__Action item__.
The reply needs the lines from the one containing "Oranjeplein en Waterkant, ten" through the end of the material, each repeated exactly, and no pictures.

__Raw data__.
·····

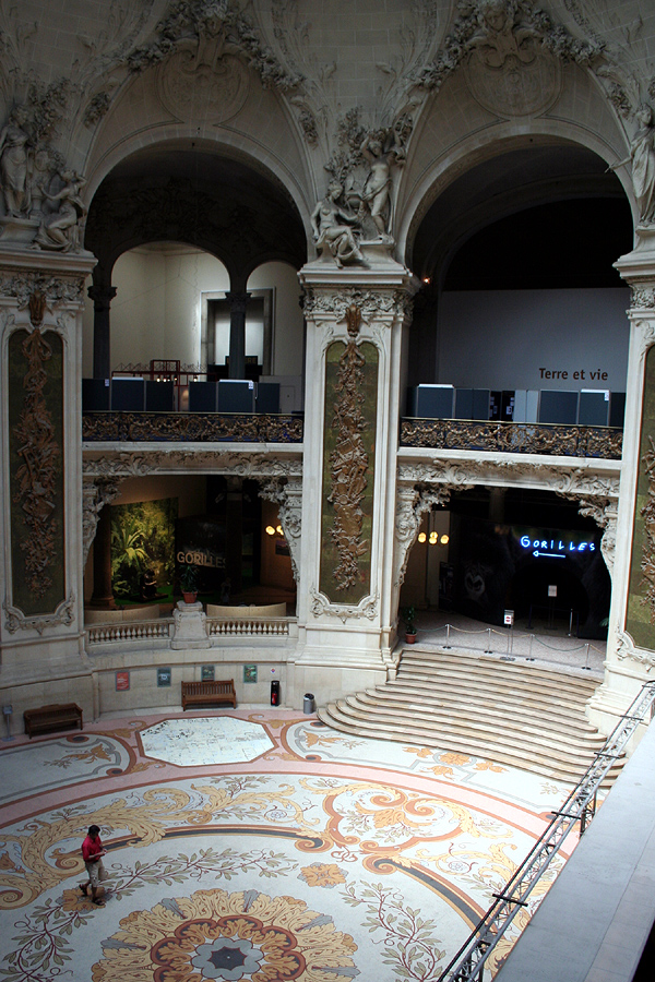 Musée de la découverte, Paris (the main hall)
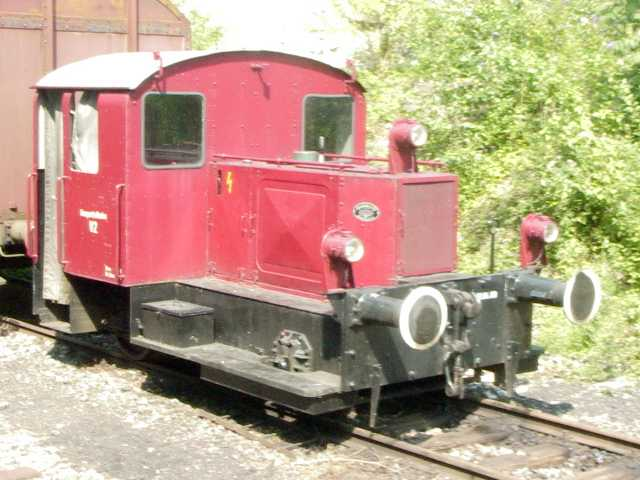 Kleinlok Kö I, ex DB Baureihe 311, als Museumslok bei der Hespertalbahn
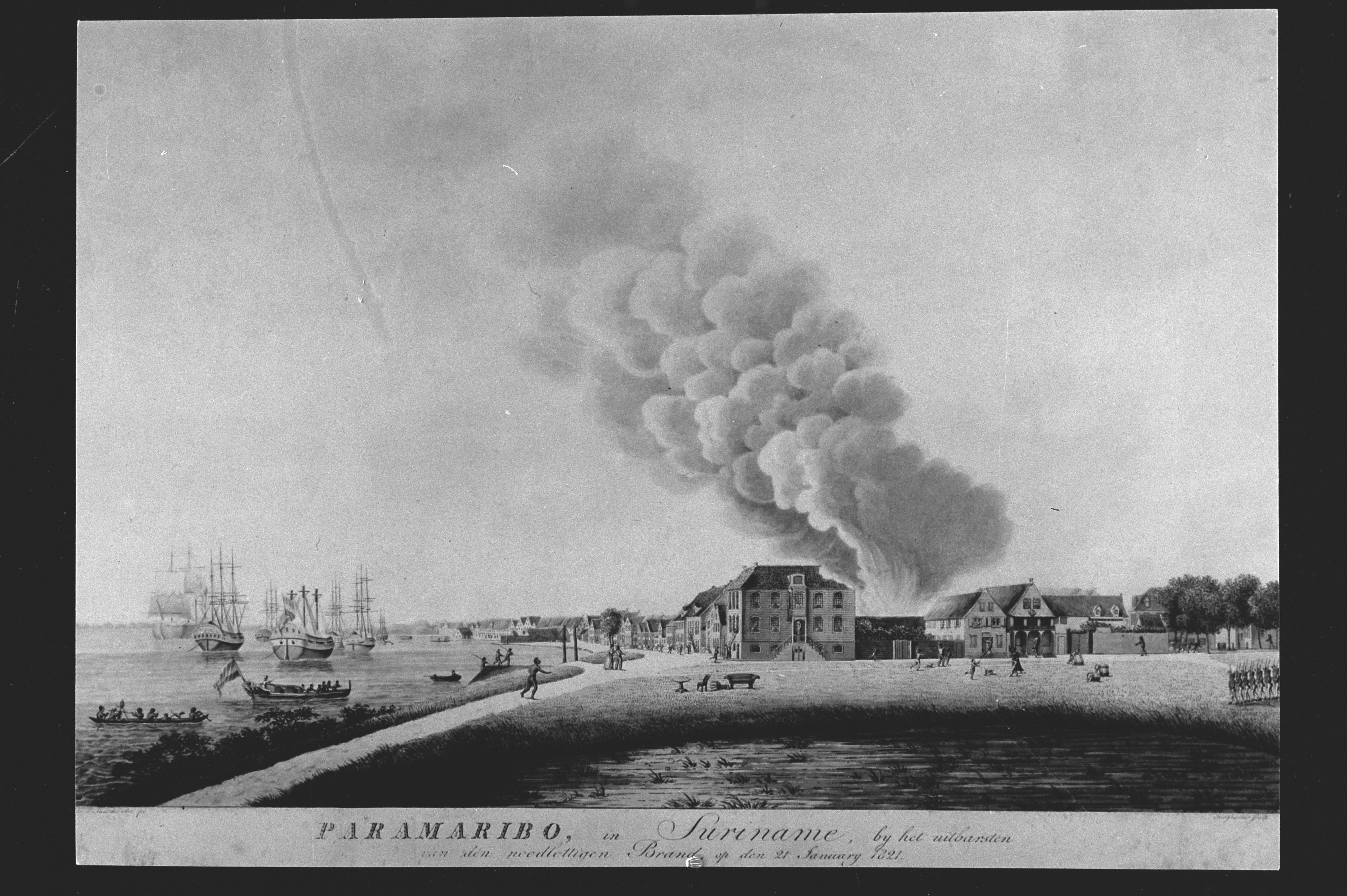 Oranjeplein en Waterkant, ten tijde van stadsbrand van 1821Onderwerp: stedensbrand
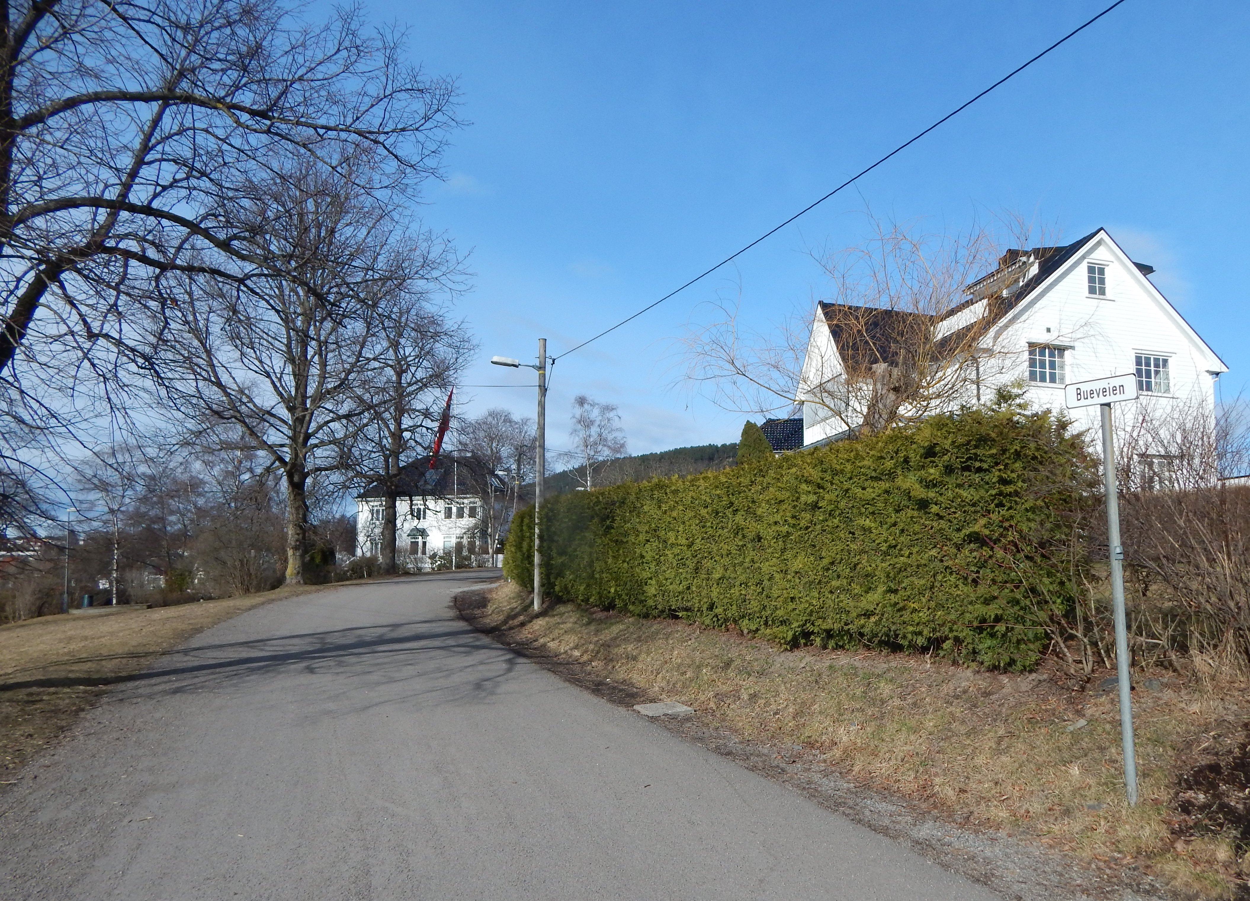 Bueveien

·····

__Task output__.
 Oranjeplein en Waterkant, ten tijde van stadsbrand van 1821Onderwerp: stedensbrand
 Bueveien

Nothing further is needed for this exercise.